Kovid-19 pandemisi ile çevre katliamlarının, vahşi yaşama yapılan müdahalelerin sonuçları ile ilgili tüm dünyaya önemli bir uyarı ve ders veren doğa, kuraklıkla bir kez daha uyarıyor! Bu belki son uyarıdır, kim bilir!..

https://www.evrensel.net/yazi/88814/doganin-son-uyarisi-ve-kuraklik?utm_source=twitter&utm_medium=twitter_ap&utm_content=77&utm_campaign=30-05-202111:10

27 Mayıs 2021 Perşembe

CHP'li Ali Öztunç: ‘Su sorununu muhataplarıyla tartışacağız’

 27 Mayıs 2021 13:39

CHP'nin Doğa Haklarından Sorumlu Genel Başkan Yardımcısı Ali Öztunç, Su Araştırmaları Komisyonunun planladığı çalışmalara ve ülkemizdeki su varlıklarının durumuna dair sorularımızı yanıtladı.

Fotoğraf: Özer Akdemir/EVRENSEL

İzmir

Cumhuriyet Halk Partisi (CHP) beş milletvekilinden oluşan “Su Araştırmaları Komisyonu” kurdu. Partinin Doğa Haklarından Sorumlu Genel Başkan Yardımcısı K. Maraş Milletvekili Ali Öztunç beş milletvekilinden oluşan komisyonun başta kuraklık, kirlilik ve yanlış su yönetiminden kaynaklı sorunlar olmak üzere su güvenliği ve stresine dair bilgi toplamak, araştırma yapmak tedbirler geliştirmek ve önerilerde bulunmak amacıyla kurulduğunu ifade etti. Mecliste, iklim değişikliği ve kuraklık ile ilgili komisyonun da çalışmalarına katıldıklarını belirten Öztunç komisyonda yaşadıkları tezatlıkları şöyle ifade etti: “Komisyon Başkanı Veysel Eroğlu, yaşadığımız iklim ve su sorunlarının baş sorumlularından birisi. Komisyonda da bu tavrını açıkça gözlemliyoruz. Kanal İstanbul’un sebep olacağı su sorunu ile ilgili DSİ’ye yöneltilen soruları maniple etti. Komisyonda, HES’lerin ve barajların habitat oluşturduğu yönünde görüşler içeren sunumlar yapılıyor.”

Öztunç, Su Araştırmaları Komisyonunun yapmayı planladıkları çalışmalar ve ülkemizdeki su varlıklarının durumuna dair partisinin bakış açısı üzerine sorularımızı yanıtladı.

"SORUNU YERİNDE İNCELEYECEĞİZ"

Su Araştırmaları Komisyonu neden oluşturuldu? Neleri yapmayı planlıyor?

Su hakkı günümüzün en önemli tartışma alanlarından birisi. İklim krizi, yanlış su yönetimi, endüstriyel kirlilik gibi birçok nedenden kaynaklanıyor. Kuraklık, kirlilik gibi sorunları karşımıza çıkarmaya başladı. CHP olarak, sorunu yerinde incelemeyi, muhataplarıyla tartışmayı, bu sonuçlar üzerinden politikalar geliştirmeyi önemsiyoruz. Geçtiğimiz ocak ayında Jeotermal Enerji Araştırma Komisyonunu kurarak, benzer bir çalışma yürüttük. Bu projelerden etkilenen kişilerle, meslek odaları, bilim insanları, proje sahipleriyle görüşmeler gerçekleştirmiştik. Su Araştırmaları Komisyonumuzda da benzer bir yaklaşımla çalışmalar yürüteceğiz. Temiz ve güvenilir içme ve kullanma suyuna erişim herkesin hakkı. Burada adil bir yönetim anlayışını inşa etmek önemli.
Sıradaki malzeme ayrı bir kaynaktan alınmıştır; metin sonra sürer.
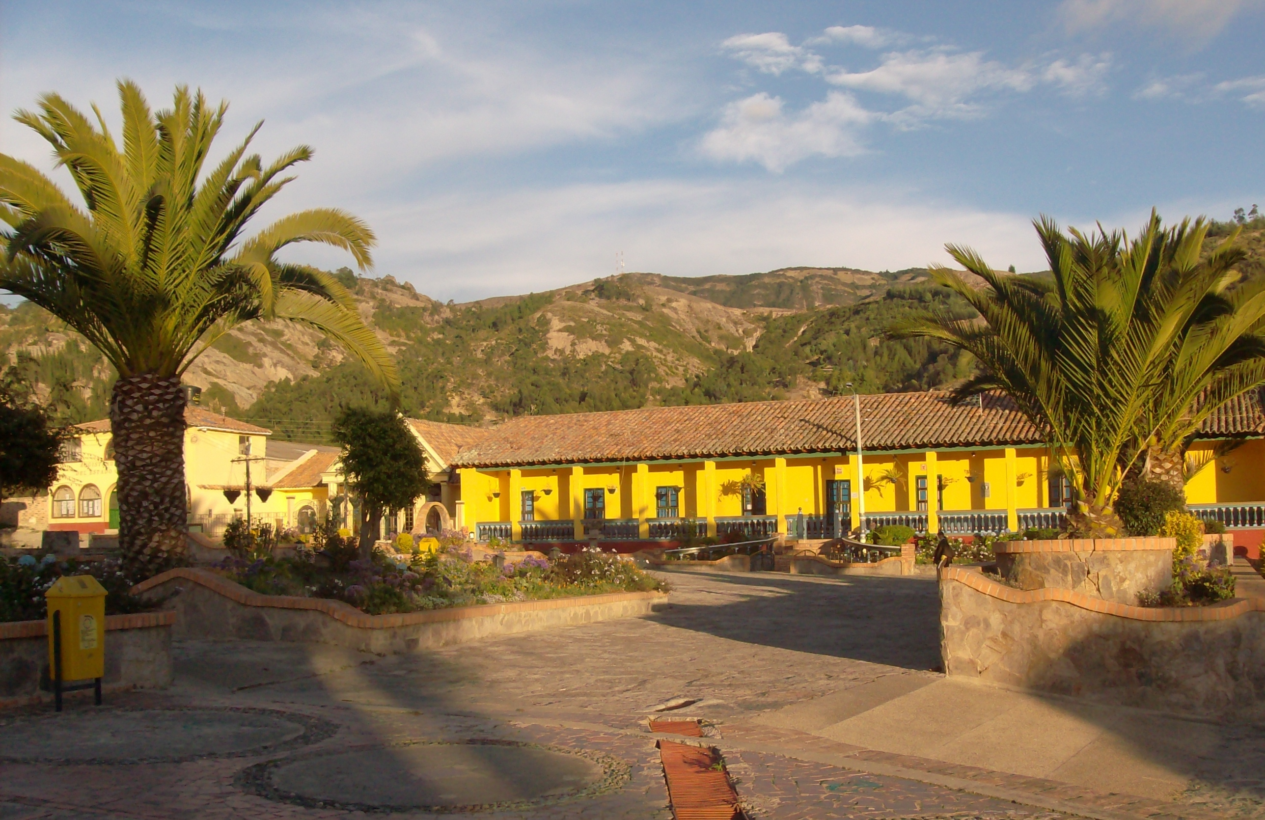 Parque principal del municipio.

İklim krizi gerçeğinden yola çıkarak ülkemizin özellikle su varlıklarının son derece olumsuz yönde etkileneceğine dair birçok bilimsel çalışma var. Parti olarak Su Araştırma Komisyonunun dışında bu duruma dair bir planlamanız var mı?

İklim kriziyle ilgili perspektifimizi, Doğa Hakları İhlalleri 2020 isimli kitabımızda paylaşmıştık. CHP olarak hedeflediğimiz bir iklim konferansı var. Ancak, pandemi koşulları nedeniyle hayata geçiremedik şu ana kadar. Komisyon çalışmalarımız devam edecek. Kömür politikalarıyla ilgili bir komisyon çalışmamız daha olacak. Ancak, şimdiden tarihini söylemek çok doğru değil.

"TBMM SU KOMİSYONU BAŞKANI YAŞADIĞIMIZ
SU SORUNLARININ BAŞ SORUMLUSU!"

Tarım alanlarındaki kuraklık riski özellikle Orta ve Güneydoğu Anadolu’da bir risk olmaktan çıkarak artık yüz yüze kalınan bir olgu olarak karşımızda. Zaten zor durumda olan üretici köylülerin bu kuraklık sonrası sorunlarının çözümü ile ilgili TBMM’de ve başkaca zeminlerde çalışmanız olacak mı?

Su, geniş bir kavram. Su hakkı ihlallerini neden ve sonuçlarıyla birlikte anlatabilmek mümkün. Çoklu kriz diye tanımladığımız iklim krizinin de bir parçası. Gıda, sağlık, çevre hakkı gibi birçok alanı da etkiliyor. Şu an TBMM iklim değişikliği ve kuraklık ile ilgili bir komisyon, çalışmalar yürütüyor. CHP’li komisyon üyelerimiz, birçok konuyu dile getirmeye çalışıyor. Ancak, komisyonda şöyle bir tezat var ki, söylemeden geçemeyeceğiz. Komisyon Başkanı Veysel Eroğlu, yaşadığımız iklim ve su sorunlarının baş sorumlularından birisi. Komisyonda da bu tavrını açıkça gözlemliyoruz. Kanal İstanbul’un sebep olacağı su sorunu ile ilgili DSİ’ye yöneltilen soruları maniple etti. Komisyonda, HES’lerin ve barajların habitat oluşturduğu yönünde görüşler içeren sunumlar yapılıyor.

"TARIMDAKİ KAPİTALİSTLEŞMENİN AĞIR SONUCU"

Bir yanda özellikle madencilik ve enerji şirketleri tarafından kontrolsüzce tüketilen su varlıkları varken neden çiftçinin tarımsal üretimde kullandığı su göze batıyor ve ücretlendirilmeye çalışılıyor sizce?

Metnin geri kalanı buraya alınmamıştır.